Believe me Faisal, loads of people even accompanied by the wonderful technologies still discredit science. Tried to explain to someone who sits most of the day in front of a computer that is integral for his job, plays games on consoles, uses a smart phone etc... why understanding Quantum mechanics was worthwhile i.e. look at all these things that you use and are integrated into your life that relied on QM to get going (admittedly for good and bad, but still...) and this process is ongoing and more things will be created from this amazing piece of theoretical and experimental work that says so much about our reality but his reaction was 'so what, they'd be invented anyway' 

I'd probably should have been more eloquent but then it was in a pub so probably wasn't the sharpest by that stage of the night.


----------



## Faisal Shamas (Apr 7, 2015)

Venusian Broon said:


> Believe me Faisal, loads of people even accompanied by the wonderful technologies still discredit science. Tried to explain to someone who sits most of the day in front of a computer that is integral for his job, plays games on consoles, uses a smart phone etc... why understanding Quantum mechanics was worthwhile i.e. look at all these things that you use and are integrated into your life that relied on QM to get going (admittedly for good and bad, but still...) and this process is ongoing and more things will be created from this amazing piece of theoretical and experimental work that says so much about our reality but his reaction was 'so what, they'd be invented anyway'
> 
> I'd probably should have been more eloquent but then it was in a pub so probably wasn't the sharpest by that stage of the night.



And its not their minds really. I have found people capable of thought. It is just that they are lazy bums who just want pleasure from life and there is a trend towards this sheepishness. A big reason for my misanthropy and nihilism apart from my own failing.


----------



## BAYLOR (Apr 7, 2015)

Faisal Shamas said:


> And its not their minds really. I have found people capable of thought. It is just that they are lazy bums who just want pleasure from life and there is a trend towards this sheepishness. A big reason for my misanthropy and nihilism apart from my own failing.

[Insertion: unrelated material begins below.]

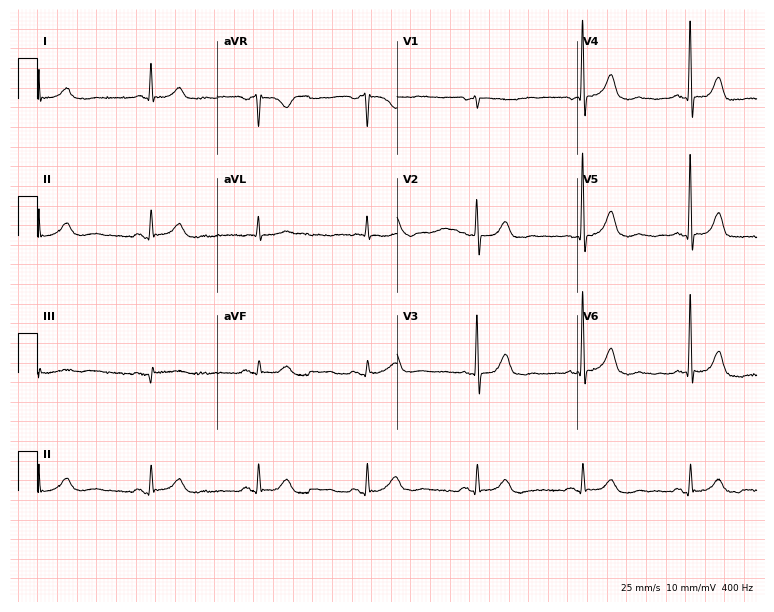
12-lead ECG from a male, 83 years old. Recorded interpretation: within normal limits.

In my case , Id like to find out the answers to life the universe and everything.  I just don't think science in of itself is enough to find out those things. Science is a wonderful and very useful tool  for finding  facts ,  mathematical formulas , various laws explaining  light, gravity , magnetism  and why some stars go nova and some don't ect and  why there is only one proper way to set up a lawn chair . But there is  more out then what we can calculate and see.


----------



## BAYLOR (Apr 8, 2015)

My Favorite Shakespeare Quote " There are more things in heaven Horatio then are dreamt of in your philosophy." Hardly scientific but this quote says a lot.


----------